Many of the above ( selection of healthy workers, daily monitoring,
rubber gloves, gas masks, and not wearing working clothes away from
the plant ) were already in place at the Baywater plant in the early
1920s before the poisoning.  

Now, just in case you believe the above is an over-reaction, consider
the recent tragic case where an eminent researcher ( Karen E Wetterhahn )
spilt "one to a few drops" of dimethylmercury. The compound permeated
her latex gloves and was absorbed into her blood and she died. Details
can be found in C&EN 12 May 1997 p7,and C&EN 16 June 1997 p11,12.
Compounds like TEL,TML, and DMM are highly toxic, and the only reason    
  
>Of course, the additives for unleaded gasoline have not been discussed. 
>Safety issues involved in the production of these alternative additives
>as well as the pollution hazards of compounds they create when burned in
>an engine have been thoroughly underevaluated.

Well, if you had bothered reading some of the Gasoline FAQ, and
the references cited therein, you would know that the pollution 
hazards of the compounds when burnt were extensively investigated
in the Auto/Oil programme, with the notable exception being the
potential for global carbonyl pollution - which is difficult and
expensive. 

The problems lie more with the pollution problems due to the 
different water solubility of the oxygenates and the inhalation 
hazards of the oxygenates in the fuel during refuelling, rather
than combustion properties. The major issue is whether they are
actually effective in reducing pollution.
 
>A person far more cynical than I would note that the patents on leaded
>gasoline had run out, as well as on the various lead-related gasoline
>additives, by the time the phase out of tetra ethyl lead was in full
>swing.  

What patents?. The TEL discovery was made on 9 Dec 1921, marketed on
1 February 1923, and TML was first marketed in 1960 by Standard Oil
Company of California. Give us the patent numbers, as a cynical
person like myself might assume you have no evidence.

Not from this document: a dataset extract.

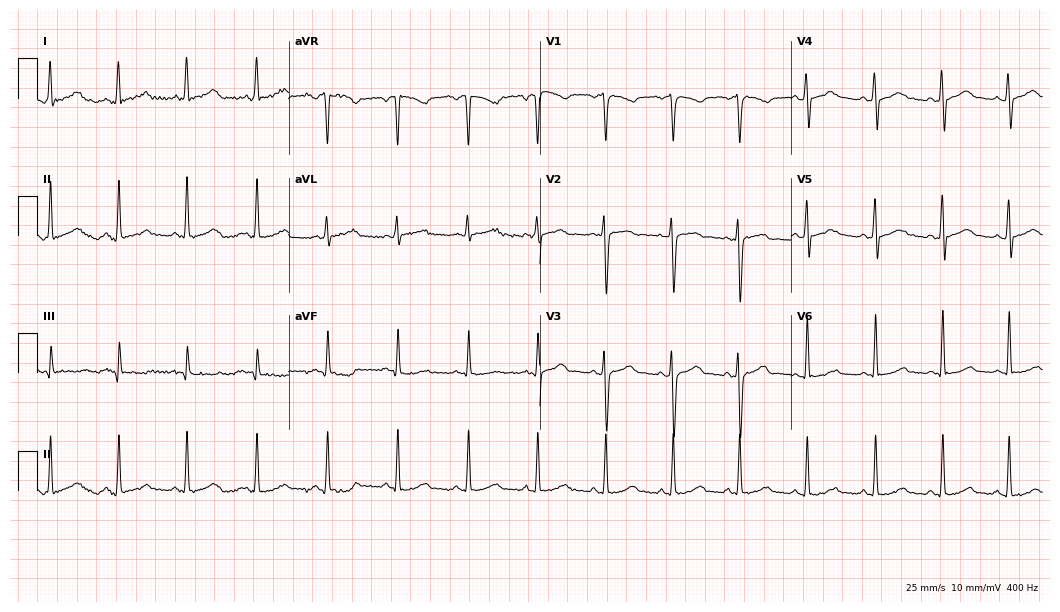
Resting 12-lead electrocardiogram (10.2-second recording at 400 Hz). Patient: a female, 30 years old. None of these six findings is recorded: first-degree AV block, right bundle branch block (RBBB), left bundle branch block (LBBB), sinus bradycardia, atrial fibrillation (AF), sinus tachycardia. Only these six findings were labelled.

>Might it have been an interested chemical company or two that
>wanted their new additives to have a protected and preferred place in
>the market who were the driving force behind the adoption of the
>unleaded gasoline laws?

Come on, the battle to retain lead in the early 1970s is well 
documented. Associated Octel and Ethyl were unable to discover
a viable lead-tolerant exhaust catalyst, and there were no obvious
alternative octane enhancers that were viable, hence the octane
rating of the fuel dropped dramatically. For your claim to be
valid, there had to be an alternative available - there wasn't.

       Bruce Hamilton

From: B.Hamilton@irl.cri.nz (Bruce Hamilton)
Newsgroups: sci.geo.petroleum,sci.chem
Subject: Re: Ethyl - product details
Date: Fri, 15 Aug 1997 20:08:43 GMT

Jim Davidson <davidson@net1.net> wrote:

>Bruce Hamilton wrote:
>> Jim Davidson wrote:-
>>>  When tetra ethyl led is burned in an engine, it forms lead
>>> oxide, which is not especially desirable but is also not
>>> especially toxic.

Note this claim is discussing "tetra ethyl lead ", not formulated
lead additive ( with scavengers ) - such as " Ethyl fluid ".

>> No. What is formed is a range of lead compounds and metallic lead
>> - depending on the combustion conditions. These compounds will
>> deposit in the combustion chamber, exhaust manifold, and exhaust
>> system and the engine soon ceases to function. As the FAQ notes,
>> right up until the 1950s it was common to find balls of metallic
>> lead rolling around inside the muffler because the scavenger
>> formulation was not optimum.

>One of those compounds is lead oxide.

Yes it is, and it is also non-volatile, and thus deposits in the
engine, manifold, and exhaust as above. That's the reason why TEL
was formulated with scavengers when added to gasoline. As far as
I'm aware, the investigation of scavengers immediately followed the
discovery of the anti-knock properties of TEL and by 1928 fuels
contained both ethylene dibromide and ethylene dichloride, thus
there was only a four year period when TEL could have been
marketed without scavengers.  Your reference has yet to
be supplied that indicates lead oxide deposits in significant
quantities on the seat from leaded gasolines. One reference I have
states that lead halides deposit on the seat and oxides on the valve.
( " Exhaust Valve Recession with low-lead gasolines " Automotive
Engineering v.95 n.11 p.72-76 (1987).

>"Soon" seems to be an ill-defined term.  I know of internal combustion
>engines that have operated for 40 years on leaded gasoline.

Strange, please cite your sources, as there was a maximum period
of four years when tetra ethyl lead ( the subject of your claim )
was used without scavengers. I suspect that you have now changed
your claim to "leaded gasoline" - which includes scavengers, and
thus supports my claim.

>> You are claiming that there were no further alkyl lead fatalities
>> or poisoning during that period, please provide the reference, as
>> I've got publications that clearly show otherwise.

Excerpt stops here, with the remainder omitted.